Again, these are the givens. This is just the way we take things to be, but it is a fundamental mis-take. And pulling the chair out from underneath you, pulling the rug out from underneath you is what I go after in this book. That’s really the core of the practice of illusory form, and it’s also the essence of the spiritual path altogether. And as you know, Tami, when you start to do really deep spiritual practice, it’s not a necessarily comfortable experience because all the things that we take so for granted are fundamentally being challenged. And again, I mean, if we don’t do that, then we’re simply left frozen in the world of mirror appearance, lost in our projections, and fundamentally, suffering as a consequence of it.

And one of my favorite summary statements of this, and I’ll come up for air comes from the great Tibetan Buddhist master Tulku Urgyen Rinpoche when he said that samsara, the world of confused, conditioned reality, is mind turned out, lost in its projections. Nirvana is mind turned in, recognizing its nature. And I want to throw this into the mix, because mind turned out, lost in this projections is not only the definition of a non-lucid dream—I want to tie that into the nocturnal practices—it’s also how we get lost in this kind of projected display of what we take as the very given of our reality.

And so this book is an echo of many of the great radical proclamations from the Western wisdom, Western intellectual traditions, and the Eastern wisdom traditions that really go after some of these foundational tenets that actually are not that foundational. They’re constructed. So, direct me if this is where you want to go further.

 

Tami Simon: OK. Well, this notion, “perception is creation,” is a very—I think is a very, very profound discovery, realization in someone’s experience. And I’d love you to talk more about that, and specifically to that person who says, “Wait a second, I’m dead now. And yet that chair, I don’t care what you call it, is still sitting there in Tami’s recording studio with this podcast. She didn’t create it. She didn’t create it. It’s still sitting there, even though she died. She didn’t create it.” So, how do you explain this?

 

Andrew Holecek: Yes, exactly. So here we go, I love these questions. This is where we have to make some very subtle and important distinctions between phenomenal and relational experience. And so, I hope—you know, please excuse me as I go to the deep end of the pool here. So, there is, in fact, an appearance. Thinking again—when philosophers talk about this, they have very sophisticated ways of explaining all this. And so, it’s not—what is not being asserted here, and this is the kind of the other extreme, that we somehow create our realities, we create the chair. And when I die, that chair dies with me.

Well, yes and no. The aspect of the chair that dies with you is what’s called the phenomenal sense. That particular chair that you experience is not the same chair that I experience. And let’s do a very brief thought experiment on this one, Tami. This is a good one, and then we’ll come back to the more relational sense. That there is in fact, some thing out there but what that thing is not what we think it is.
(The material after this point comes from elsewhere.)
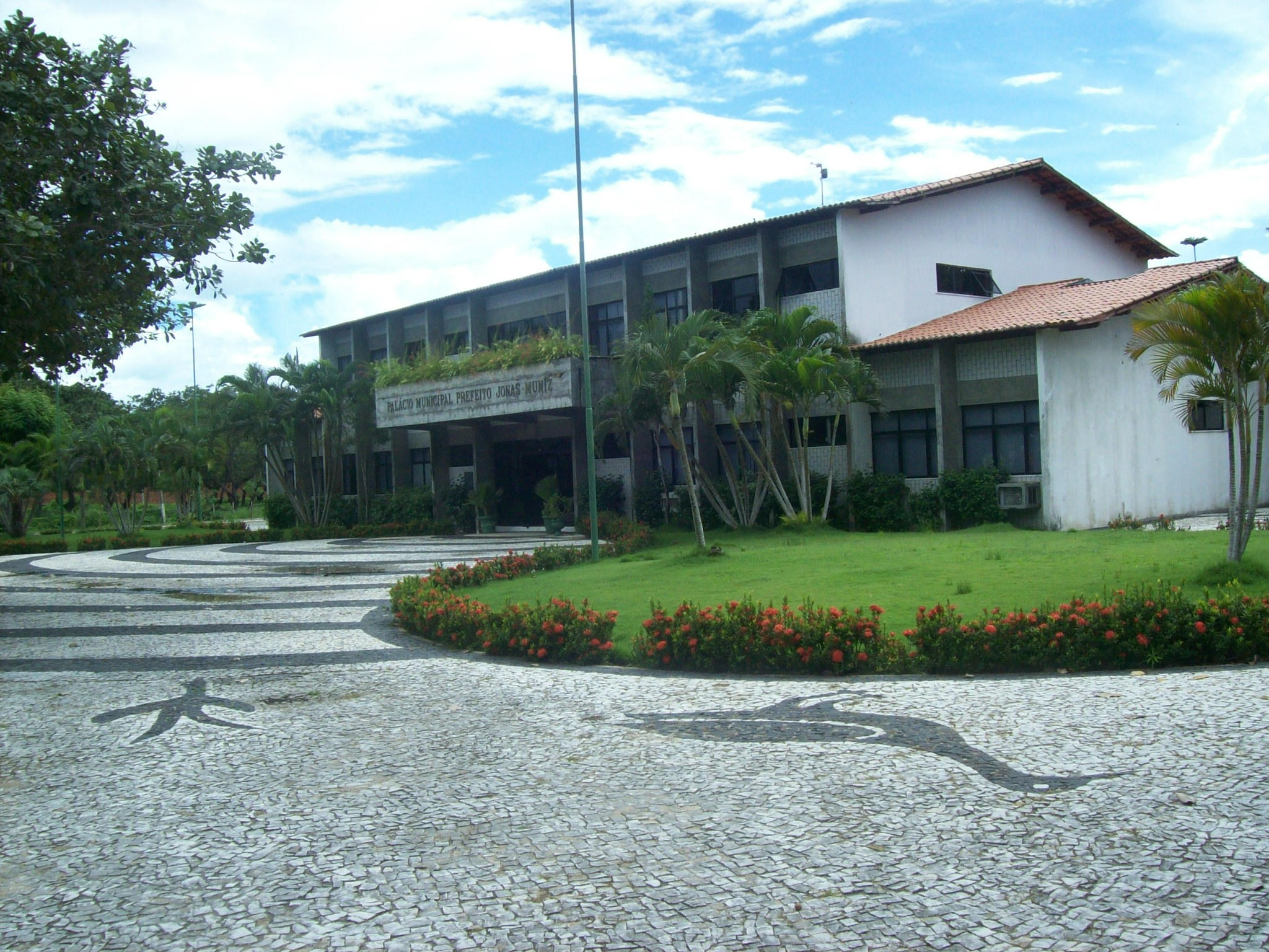 Palácio municipal prefeito Jonas Muniz (Cruz - Ce) Localizado à Avenida 14 de Janeiro. Cep:62595-000

But let’s go back to the first sense of relational reality, how it is that we create our perceptions. And so, here’s a very interesting thought experiment. Imagine we are doing a class together, and we had like 50 people in the class. And I often do this and I say, “OK, we’re going to take a 45-minute break. And I want everybody in this room to spend the next 45 minutes, and Sally, I want you to go out and grab a bird. Robert, I want you to get an elephant. Bill, I want you to get a fish.” And basically, you get the idea, all 50 people are going to go out and they’re going to get 50 different animals. Then we’re going to bring all these different animals back, we’re going to put them in the same room. And this is where it gets a little tricky, because you got to hold all their hands really still, and they’re really squirming. It’s hard to hold the head of a worm, you know. They’re really, it’s not an easy thing.

So we all hold their heads together, and then I hold this thing up that I would call a glass. Then as a thought experiment, we’re going to go around the room and we’re going to ask all these animals, “What are you seeing?” Well, the bat will see an ultrasound reality, a bee will see an ultraviolet reality, a snake will see an infrared reality. What’s the real reality? We have the same relational appearance, right? Here’s the glass. That’s the relational appearance—there is something out there, but we definitely do not register it the same way. And so when I die, the chair that I create with my versions—and we can really talk about the neuroscience behind this and also the developmental psychology behind it—the chair that I create, that chair is gone.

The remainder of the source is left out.